Neurofibromatosis (NF) is an umbrella name for 3 distinct complex genetic disorders that share a common manifestation: tumour growth in the tissues that surround nerves. Most of these tumours are benign, although occasionally they can become malignant. NF may also cause additional complications such as disfigurement, bone deformities and learning disabilities. Neurofibromatosis equally affects males and females of all ethnic groups. Although more common than cystic fibrosis, Duchenne muscular dystrophy, Huntington’s disease and Tay-Sachs disease combined, neurofibromatosis is largely unknown and misunderstood in the general population. The 3 types of neurofibromatosis are:
- Neurofibromatosis Type 1 (NF1): the most common form affecting approximately 1 in 3,000 to 4,000 births.

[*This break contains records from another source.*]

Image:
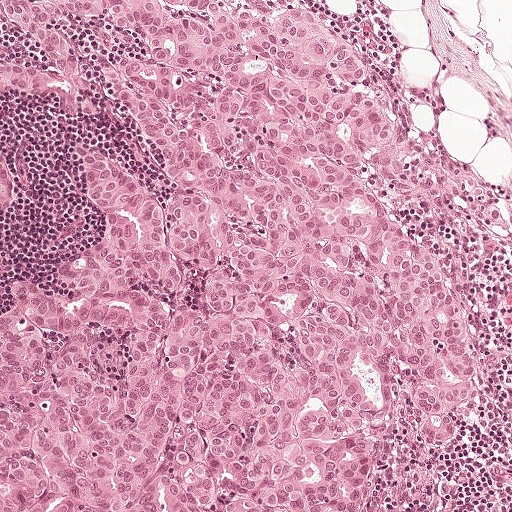
A 0.5-mm field of an H&E-stained sentinel lymph node from a breast-cancer patient (whole-slide image), shown at about 10×, about 0.97 µm per pixel.
Question:
Is there metastatic carcinoma in this field?
Answer:
Yes.
Metastatic tumour outline, simplified to 21 points and listed clockwise in crop pixels (x, y): (4, 0), (291, 3), (368, 60), (404, 132), (405, 176), (376, 184), (444, 264), (478, 354), (464, 438), (406, 442), (373, 510), (0, 511), (0, 314), (99, 228), (78, 144), (162, 202), (108, 100), (74, 117), (0, 101), (0, 54), (58, 67).
About 75% of this field is tumour.

- Neurofibromatosis Type 2 (NF2): the less common form, affecting approximately 1 in 40,000 births.
- Schwannomatosis appears to occur as often as NF2.
NF1 is the most common form of neurofibromatosis, causing developmental changes in the nervous system, skin, bones, and other tissues. NF1 is commonly characterized by the presence of café-au-lait spots, auxiliary freckling, cutaneous neurofibromas (tumours) and Lische nodules (freckles on the iris of the eye). Half of the cases of NF1 result from spontaneous genetic alteration, while the remainder of the cases are inherited from one or both of the parents.

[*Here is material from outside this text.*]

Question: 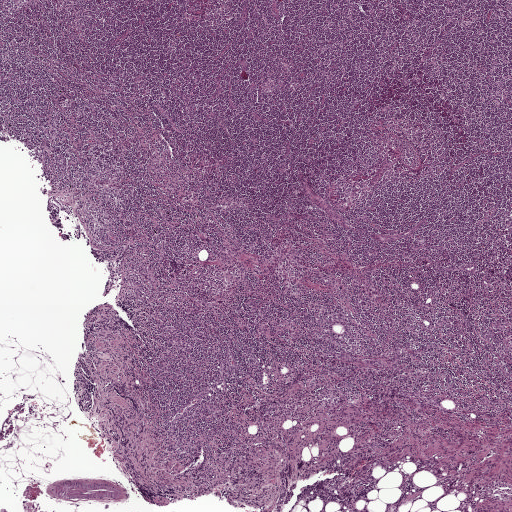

NF1 affects each person differently. Some people are quite severely affected and require increased medical treatment while others are quite mildly affected and may not experience any impacting symptoms of the disorder. Each individual with NF1 – even those in the same family – can be affected to a very different extent. Overall, it is estimated that about half of the people with NF1 are mildly affected by the disorder. While it is very unlikely that any one person diagnosed with NF will experience all of the associated complications, it is difficult to predict the severity or progression of the disorder in any individual case.

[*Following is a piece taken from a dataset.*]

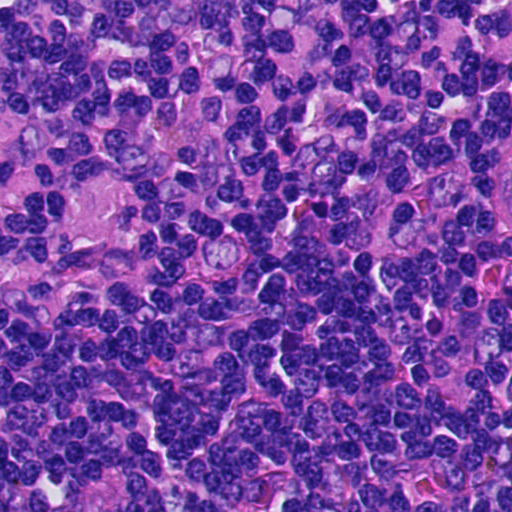
This is a crop of a whole-slide image: an H&E-stained breast-cancer sentinel lymph node section at roughly 40× magnification (about 0.23 µm per pixel; the crop spans about 0.12 mm).
One metastatic tumour region; its boundary, reduced to 10 corners and listed clockwise: (511, 136), (511, 235), (479, 196), (442, 219), (422, 245), (390, 255), (368, 215), (398, 190), (436, 172), (474, 166).
One more small tumour piece is annotated here but not outlined.
The annotated tumour makes up about 5% of the crop.

NF2, also called Bilateral Acoustic Neurofibromatosis, is very different from NF1 and a much rarer disorder characterized by the growth of vestibular schwannomas, tumours affecting the auditory nerves and sometimes associated with tumours of the central nervous system. NF2 affects approximately 1 in 40,000 people.
Schwannomatosis is the most recently recognized form of neurofibromatosis, characterized by the growth of multiple schwannomas anywhere except on the vestibular nerve. This disorder appears to occur as often as NF2.